Tracking the blob of light from a flashlight can be useful. It certainly was for my Google Science fair project, and it may also be useful for any projects of your own. So without further ado, here’s the flashlight blob tracker.
Prerequisites
You should be able to understand the code in my previous post and should also have a strong foundation in python.
Create new thresholded frame
So far, we’ve been using the cv2.cvtColor() function simply in order to convert from an BGR colorspace to an HSV colorspace. But HSV colorspaces are only useful for thresholding specific colors or color ranges. This won’t work for thresholding a certain brightness. We’ll need a different colorspace for this.
#import libs
import cv2
import numpy as np
import time
#begin streaming
cap = cv2.VideoCapture(0)
while True:
_, frame = cap.read()
#convert frame to monochrome and blur
gray = cv2.cvtColor(frame, cv2.COLOR_BGR2GRAY)
blur = cv2.GaussianBlur(gray, (9,9), 0)
#use function to identify threshold intensities and locations
(minVal, maxVal, minLoc, maxLoc) = cv2.minMaxLoc(blur)
#threshold the blurred frame accordingly
hi, threshold = cv2.threshold(blur, maxVal-20, 230, cv2.THRESH_BINARY)
thr = threshold.copy()
#resize frame for ease
cv2.resize(thr, (300,300))
cv2.cvtColor(frame, cv2.COLOR_BGR2GRAY). The unfamiliar parameter should be self explanatory, cv2.COLOR_BGR2GRAY, converts a frame from the BGR colorspace to the ‘gray’ or ‘monochrome’ colorspace. The reason this is done is intuitive. In a black and white image, the brightest area generally also appears to be the most white area in the picture. (The sun is the whitest area in this picture, and we know that it is also the brightest area in the picture).

cv2.minmaxloc() is also fairly self-explanatory. It searches the frame and returns the brightest pixel, the darkest pixel, and their respective positions. These values are then used as thresholds in threshold frame. Our thresholded frame is called thr and threshold.
Identify light blob in thresholded frame
#find contours in thresholded frame
edged = cv2.Canny(threshold, 50, 150)
lightcontours, hierarchy = cv2.findContours(edged, cv2.RETR_TREE, cv2.CHAIN_APPROX_SIMPLE)

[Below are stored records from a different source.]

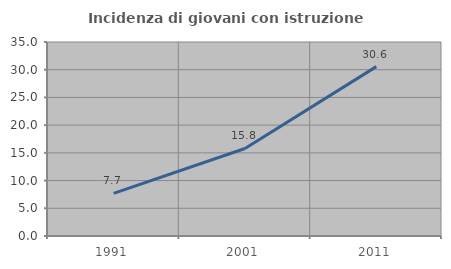
| Category | Incidenza di giovani con istruzione universitaria |
|---|---|
| 1991.0 | 7.692 |
| 2001.0 | 15.789 |
| 2011.0 | 30.556 |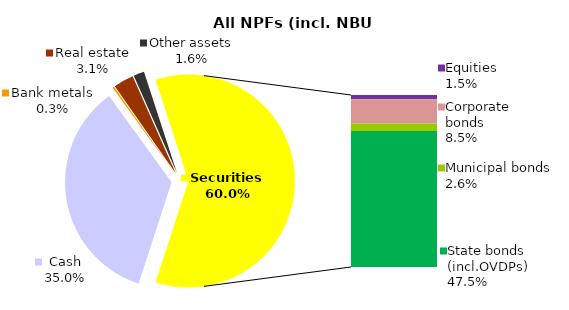
| Category | All NPF (incl. NBU CNPF)* |
|---|---|
| Cash | 1326.223 |
| Bank metals | 10.307 |
| Real estate | 116.085 |
| Other assets | 61.831 |
| Equities | 56.426 |
| Corporate bonds | 321.368 |
| Municipal bonds | 96.616 |
| State bonds (incl.OVDPs) | 1799.324 |

#attempts finding the circle created by the torch illumination on the wall
circles = cv2.HoughCircles(threshold, cv2.cv.CV_HOUGH_GRADIENT, 1.0, 20,
param1=10,
param2= 15,
minRadius=20,
maxRadius=100,)
We use the cv2.HoughCircles function simply because one can intuitively confirm that a blob of light from a flashlight on a wall resembles a circular figure. NOTE: YOU MUST MESS AROUND WITH THE PARAMETERS ON THE HOUGH CIRCLES FUNCTION UNTIL FALSE DETECTIONS ARE MINIMIZED
Track the light blob
All we have left is to make sure the blob detected matches the type we’re tracking for and then draw a marker around this light blob.

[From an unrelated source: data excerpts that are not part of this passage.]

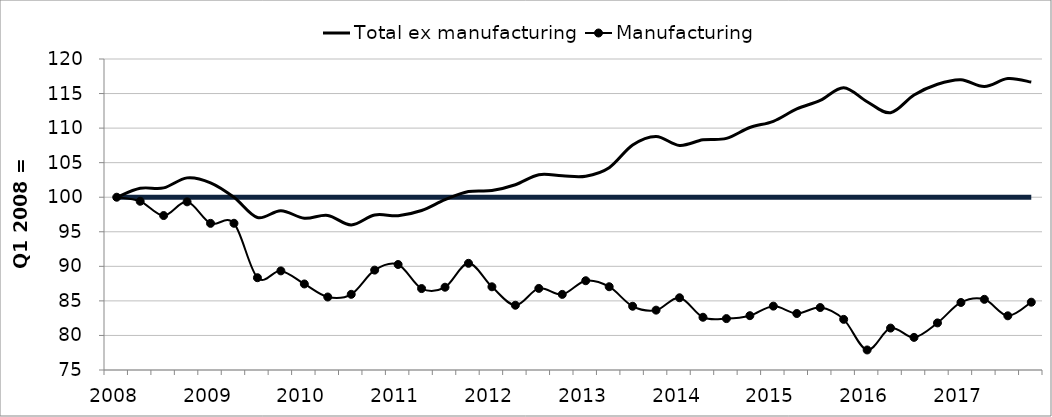
| Category |  Base  |  Total ex manufacturing  |  Manufacturing  |
|---|---|---|---|
| 2008.0 | 100 | 100 | 100 |
| nan | 100 | 101.29 | 99.417 |
| nan | 100 | 101.352 | 97.35 |
| nan | 100 | 102.8 | 99.331 |
| 2009.0 | 100 | 102.09 | 96.219 |
| nan | 100 | 99.99 | 96.233 |
| nan | 100 | 97.063 | 88.354 |
| nan | 100 | 98.056 | 89.341 |
| 2010.0 | 100 | 96.954 | 87.449 |
| nan | 100 | 97.37 | 85.562 |
| nan | 100 | 95.998 | 85.95 |
| nan | 100 | 97.429 | 89.451 |
| 2011.0 | 100 | 97.334 | 90.267 |
| nan | 100 | 98.078 | 86.783 |
| nan | 100 | 99.639 | 86.979 |
| nan | 100 | 100.816 | 90.436 |
| 2012.0 | 100 | 100.974 | 87.038 |
| nan | 100 | 101.803 | 84.37 |
| nan | 100 | 103.265 | 86.807 |
| nan | 100 | 103.107 | 85.941 |
| 2013.0 | 100 | 103.048 | 87.917 |
| nan | 100 | 104.278 | 87.047 |
| nan | 100 | 107.554 | 84.224 |
| nan | 100 | 108.794 | 83.661 |
| 2014.0 | 100 | 107.498 | 85.453 |
| nan | 100 | 108.301 | 82.633 |
| nan | 100 | 108.515 | 82.438 |
| nan | 100 | 110.09 | 82.859 |
| 2015.0 | 100 | 110.988 | 84.242 |
| nan | 100 | 112.774 | 83.173 |
| nan | 100 | 114.016 | 84.038 |
| nan | 100 | 115.848 | 82.326 |
| 2016.0 | 100 | 113.819 | 77.899 |
| nan | 100 | 112.23 | 81.064 |
| nan | 100 | 114.794 | 79.722 |
| nan | 100 | 116.345 | 81.815 |
| 2017.0 | 100 | 117.004 | 84.771 |
| nan | 100 | 116.014 | 85.225 |
| nan | 100 | 117.168 | 82.841 |
| nan | 100 | 116.663 | 84.811 |

#check if the list of contours is greater than 0 and if any circles are detected
if len(lightcontours)>0 and circles is not None:
#Find the Maxmimum Contour, this is assumed to be the light beam
maxcontour = max(lightcontours, key=cv2.contourArea)
#avoids random spots of brightness by making sure the contour is reasonably sized
if cv2.contourArea(maxcontour) > 2000:
(x, final_y), radius = cv2.minEnclosingCircle(maxcontour)

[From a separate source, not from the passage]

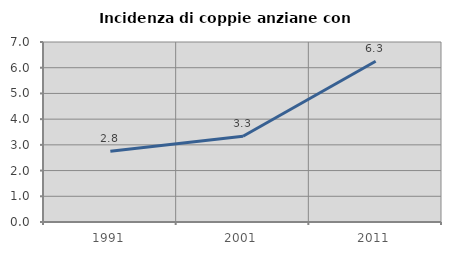
| Category | Incidenza di coppie anziane con figli |
|---|---|
| 1991.0 | 2.752 |
| 2001.0 | 3.333 |
| 2011.0 | 6.25 |

cv2.circle(frame, (int(x), int(final_y)), int(radius), (0, 255, 0), 4)
cv2.rectangle(frame, (int(x) - 5, int(final_y) - 5), (int(x) + 5, int(final_y) + 5), (0, 128, 255), -1)
#display frames and exit
cv2.imshow('light', thr)
cv2.imshow('frame', frame)
cv2.waitKey(4)
key = cv2.waitKey(5) & 0xFF
if key == ord('q'):
break
cap.release()
cv2.destroyAllWindows()
Line 2 is to avoid an error that will appear if no circular light blobs are detected. If none are detected, the code just passes this iteration.
Line 4 assumes the light blob is the largest sized circular blob in the entire frame, meaning the maxcontour would be the blob itself.
Lines 6 is to make sure any tiny blobs or random bright pixels due to glare or other environmental interferences are not detected. The area must be over a certain value to be considered legit.
Lines 7-18 Just draw the trackers and display the frame.